Uzak diyarlardan evlatlarını savaşa gönderen analar, gözyaşlarınızı dindiriniz. Evlatlarınız bizim bağrımızdadır, huzur içinde rahat uyuyacaklardır. Onlar bu toprakta canlarını verdikten sonra artık bizim çocuklarımız olmuşlardır."
bütün sözleri önemlidir fakat en önemlisi; ey türk gençliği ! birinci vazifen, türk istiklâlini, türk cumhuriyetini, ilelebet muhafaza ve müdafaa etmektir
--mustafa kemal atatürk--
Türk genci, devrimlerin ve cumhuriyetin sahibi ve bekçisidir. Bunların gereğine, doğruluğuna herkesten çok inanmıştır. Yönetim biçimini ve devrimleri benimsemiştir. Bunları güçsüz düşürecek en küçük ya da en büyük bir kıpırtı ve bir davranış duydu mu, Bu ülkenin polisi vardır, jandarması vardır, ordusu vardır, adalet örgütü vardır. demeyecektir. Elle, taşla, sopa ve silahla; nesi varsa onunla kendi yapıtını koruyacaktır.
Polis gelecek, asıl suçluları bırakıp, suçlu diye onu yakalayacaktır. Genç, Polis henüz devrim ve cumhuriyetin polisi değildir. diye düşünecek, ama hiç bir zaman yalvarmayacaktır.

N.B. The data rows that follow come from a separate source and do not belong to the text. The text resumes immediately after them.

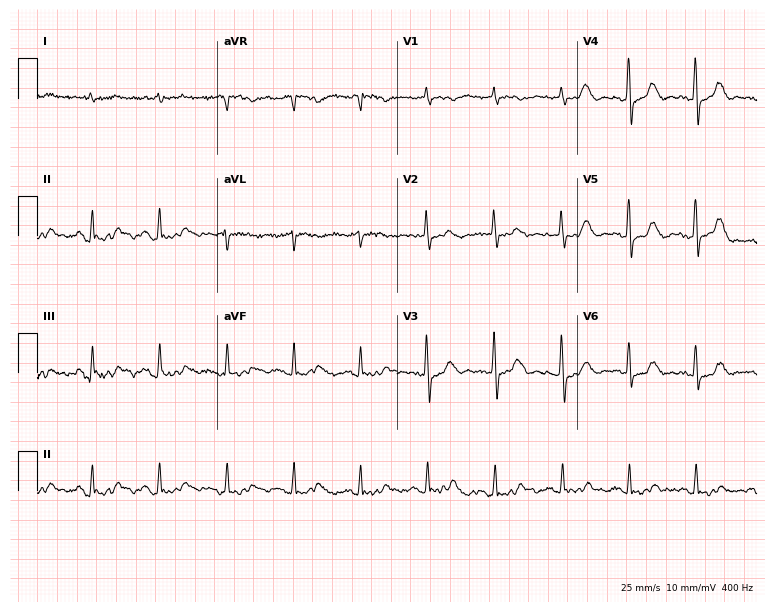
Resting 12-lead electrocardiogram. Patient: a man, 76 years old. Read as a normal ECG.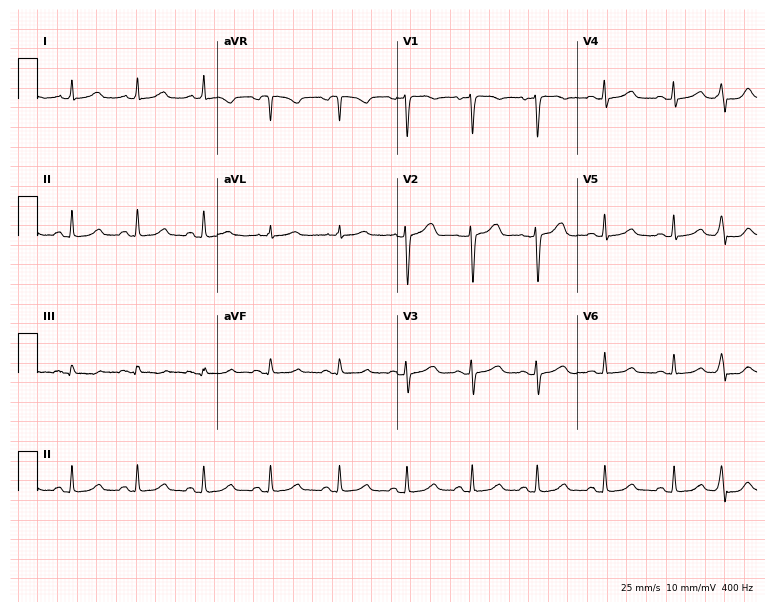
ECG (7.3-second recording at 400 Hz) — a 41-year-old woman. Labelled as a normal ECG.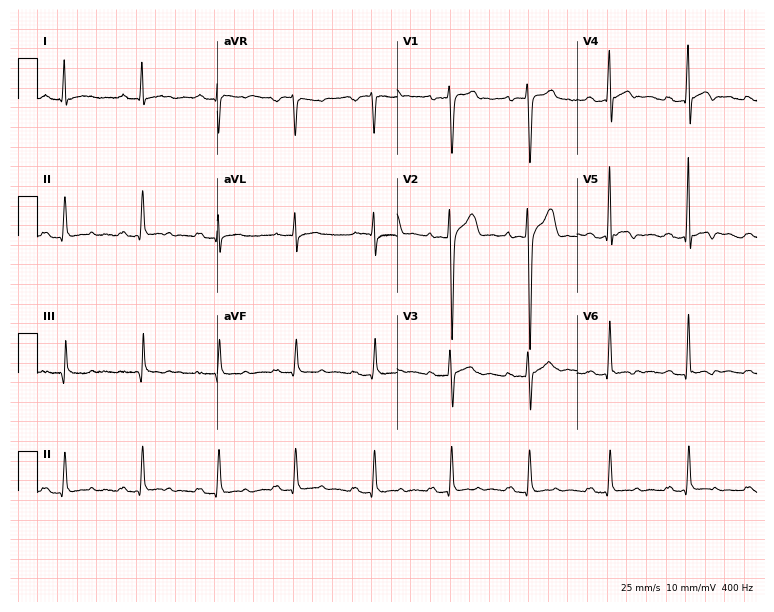
Standard 12-lead ECG recorded from a 38-year-old man (7.3-second recording at 400 Hz). None of these six findings is recorded: first-degree AV block, right bundle branch block (RBBB), left bundle branch block (LBBB), sinus bradycardia, atrial fibrillation (AF), sinus tachycardia.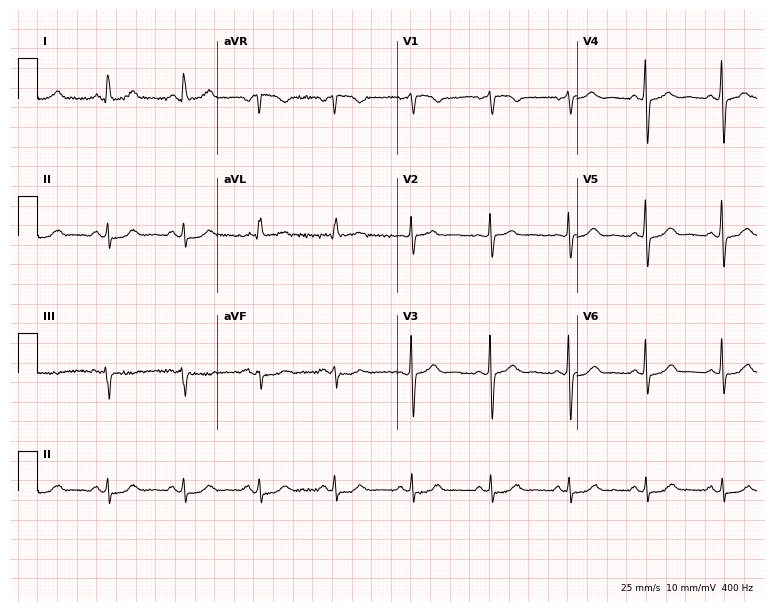
Standard 12-lead ECG recorded from a woman, 66 years old (7.3-second recording at 400 Hz). Read as a normal ECG.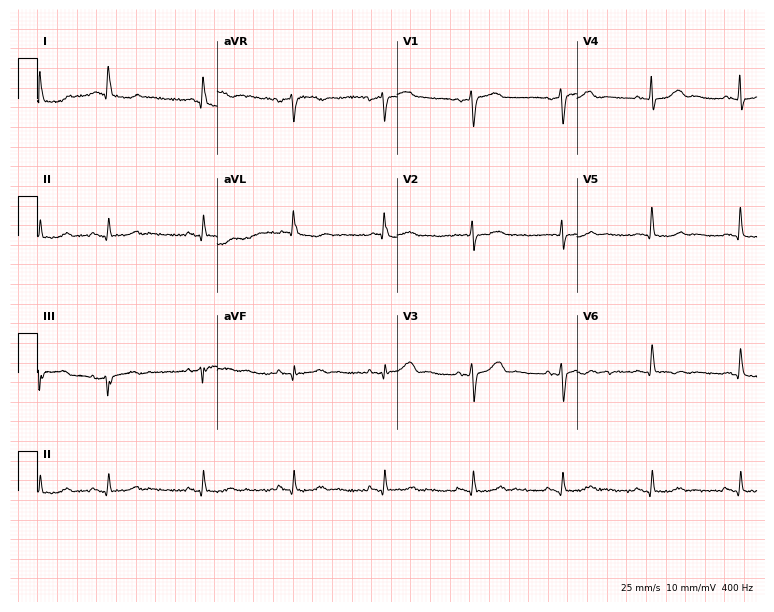
12-lead ECG (7.3-second recording at 400 Hz) from a 68-year-old woman. Screened for six findings — first-degree AV block, right bundle branch block, left bundle branch block, sinus bradycardia, atrial fibrillation, sinus tachycardia — none is recorded.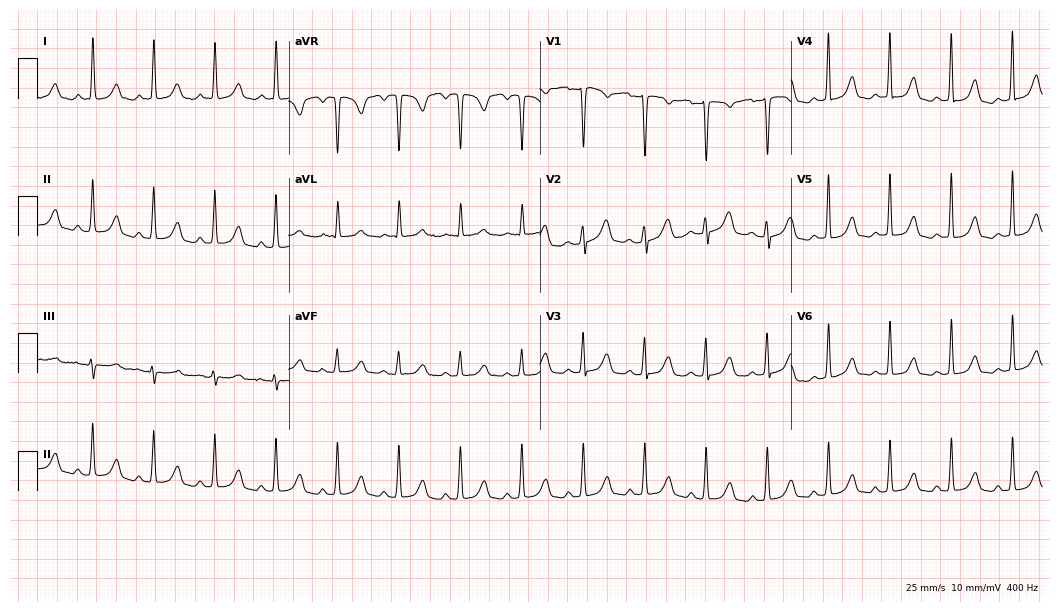
Standard 12-lead ECG recorded from a 65-year-old woman. Read as a normal ECG.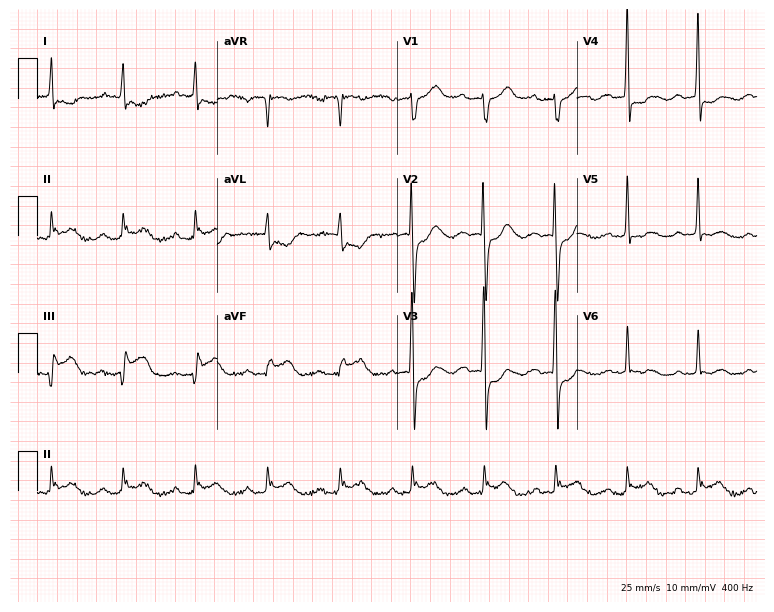
12-lead ECG from a male, 80 years old. Findings include first-degree AV block.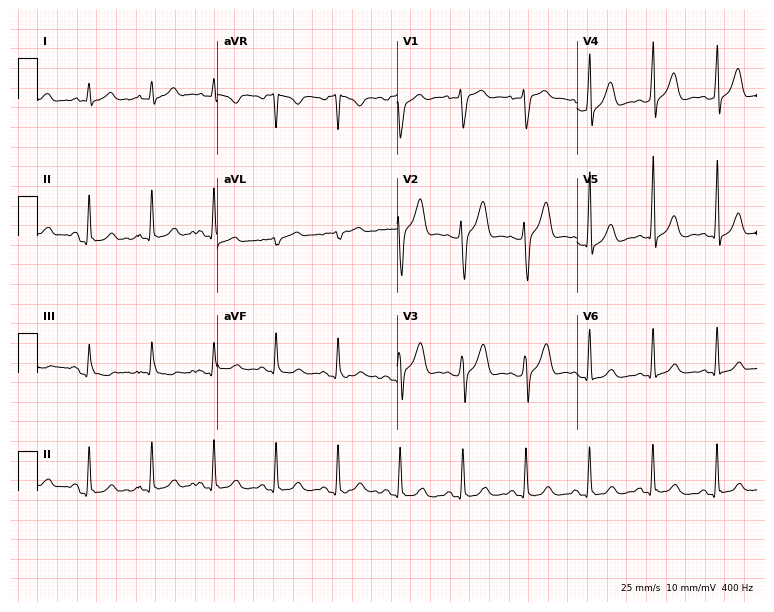
Resting 12-lead electrocardiogram (7.3-second recording at 400 Hz). Patient: a male, 54 years old. None of these six findings is recorded: first-degree AV block, right bundle branch block, left bundle branch block, sinus bradycardia, atrial fibrillation, sinus tachycardia.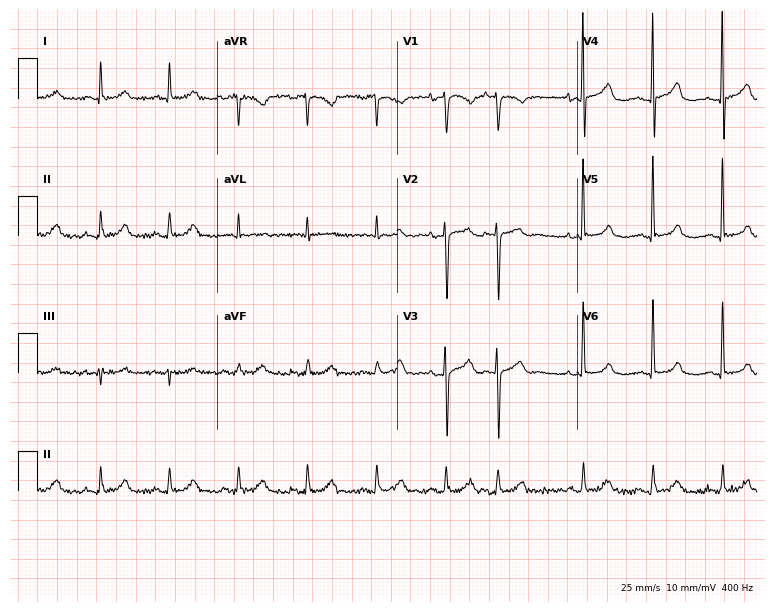
12-lead ECG (7.3-second recording at 400 Hz) from a female patient, 84 years old. Screened for six findings — first-degree AV block, right bundle branch block, left bundle branch block, sinus bradycardia, atrial fibrillation, sinus tachycardia — none is recorded. Other findings, if any, are not listed.

Mahkeme onu yargılayacaktır. Yine düşünecek, Demek adliyeyi ıslah etmek, rejime göre düzenlemek lazım diyecek.
Onu hapse atacaklar. Yasal yollarla karşı çıkışlarda bulunmakla birlikte bana, başbakana ve meclise telgraflar yağdırıp, haklı ve suçsuz olduğu için salıverilmesine çalışılmasını, kayrılmasını istemeyecek. Diyecek ki, Ben inanç ve kanaatimin gereğini yaptım. Araya girişimde ve eylemimde haklıyım. Eğer buraya haksız olarak gelmişsem, bu haksızlığı ortaya koyan neden ve etkenleri düzeltmek de benim görevimdir.